Two other fourth graders who overheard the chatter went to their teacher, and then to the guidance counselor, to report what they had heard about the "chemicals."

J.A. says the guidance counselor accosted her and her friend when they were waiting to board their bus.

After J.A. and Student B denied having said anything "inappropriate," the counselor told the tattletales not to worry, according to the complaint.

Worry they did, however, as one of the girls told the monitor, once the bus got going, that J.A. and Student B had "chemicals" in their backpacks.

J.A. says the bus monitor alerted the driver who stopped the bus and called the police.

Both school and Tiverton police met the bus in the street, looked through the girls' backpacks and found no evidence of chemicals, according to the complaint.

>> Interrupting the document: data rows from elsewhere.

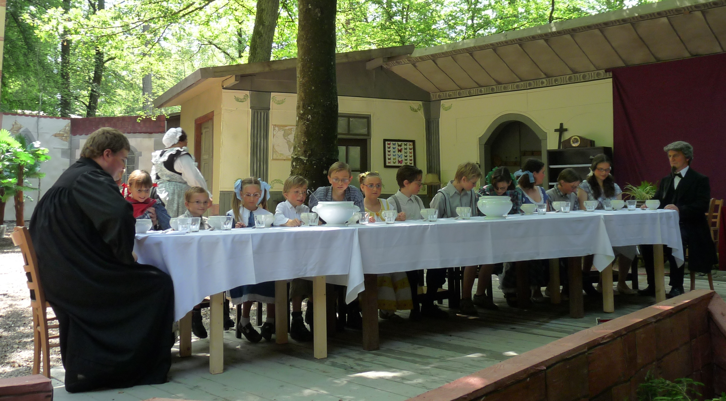 Professor Nägler und seine 12 Kinder (links im Bild: Pastor Riesling); Aufführung des Stückes "Das Haus in Montevideo" auf der Waldbühne Sigmaringendorf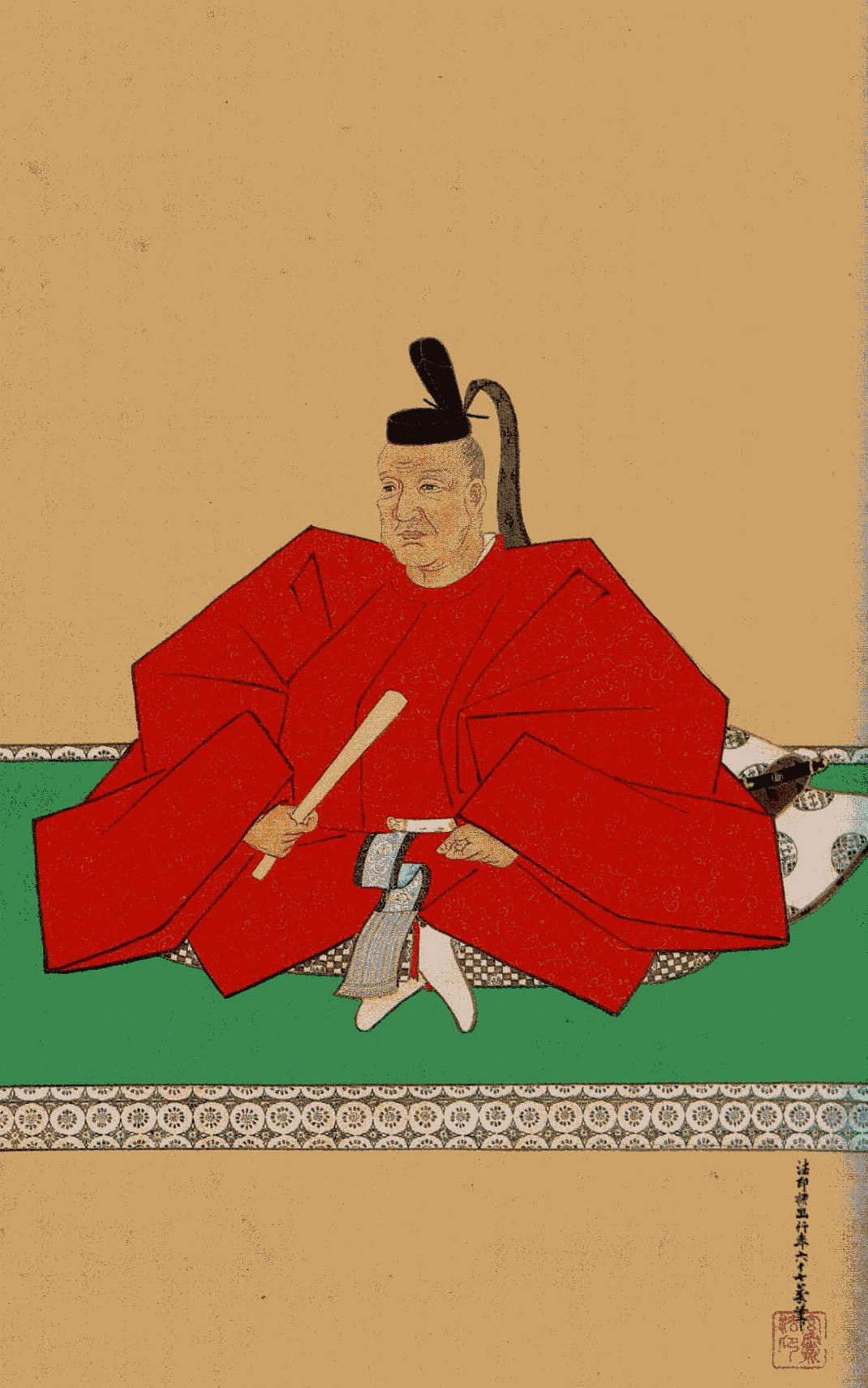 小出吉親像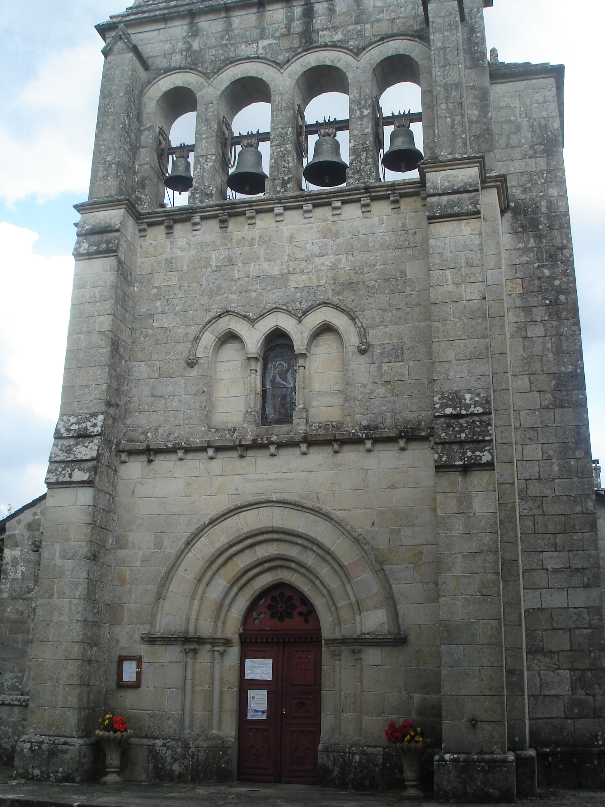 Eglise de Saint-Martin-la-Méanne, commune française, située dans le département de la Corrèze et la région Limousin (France).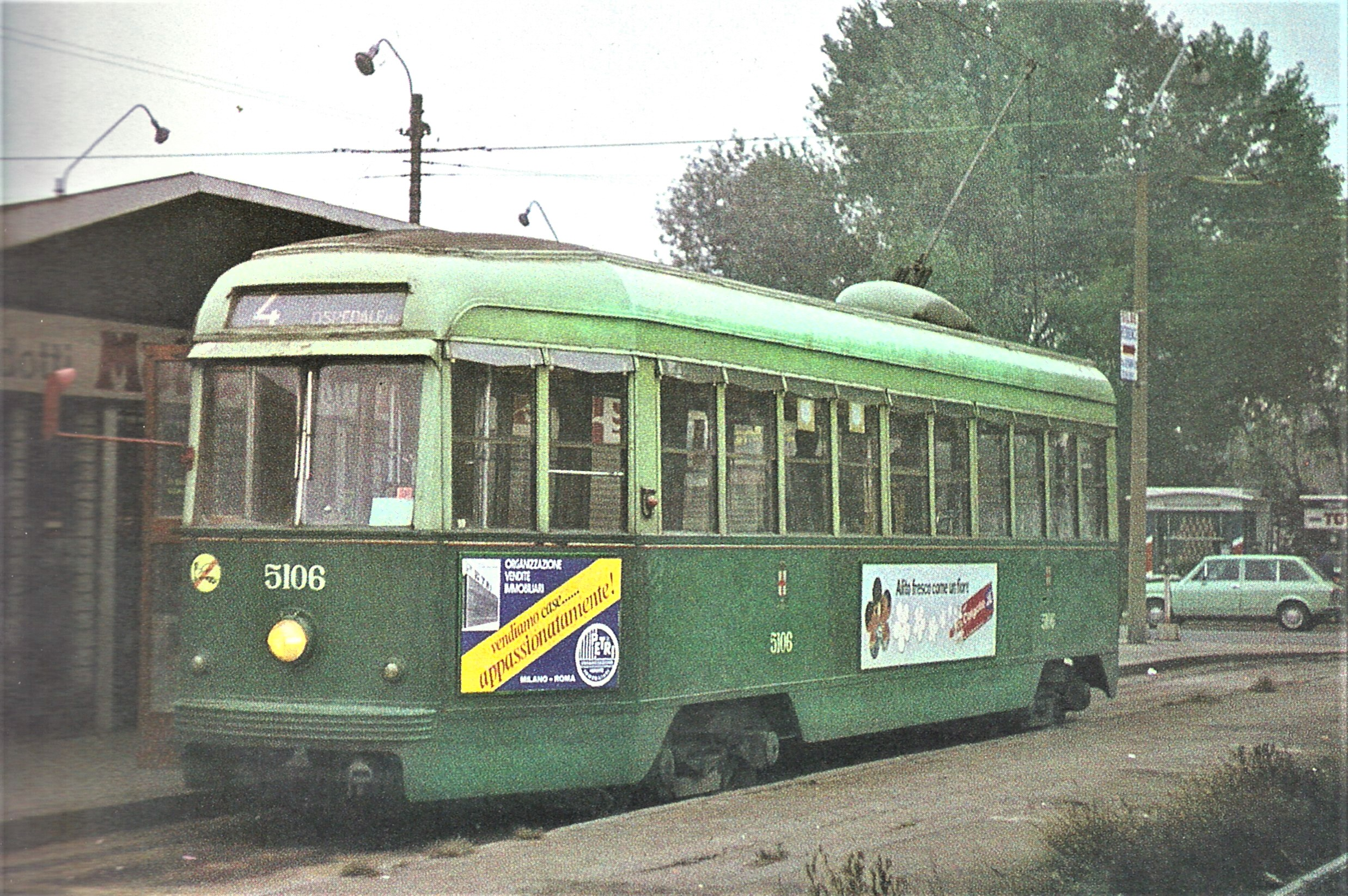 Autore: anonimo Fonte: archivi municipali Milano Descrizione: Milano, vettura tranviaria nella livrea del 1950 Licenza d'uso: foto non artistica scattata in Italia oltre 20 anni fa Note

Nevertheless, the police put the girls in a police cruiser and took them to the police station where they questioned them for hours, according to the complaint.

When the school relayed the day's events in a call to parents that night, moreover, it reported that "two students claimed to have chemicals and made threats to set a school bus on fire," the Andromalos say.

J.A. and her parents want punitive damages for violations of various civil rights, including due process and unreasonable search and seizure.

The family is represented by Amato DeLuca with DeLuca & Weizenbaum and with cooperation by the ACLU.

Categories / Uncategorized

Subscribe to Closing Arguments

Sign up for new weekly newsletter Closing Arguments to get the latest about ongoing trials, major litigation and hot cases and rulings in courthouses around the U.S. and the world.

Loading...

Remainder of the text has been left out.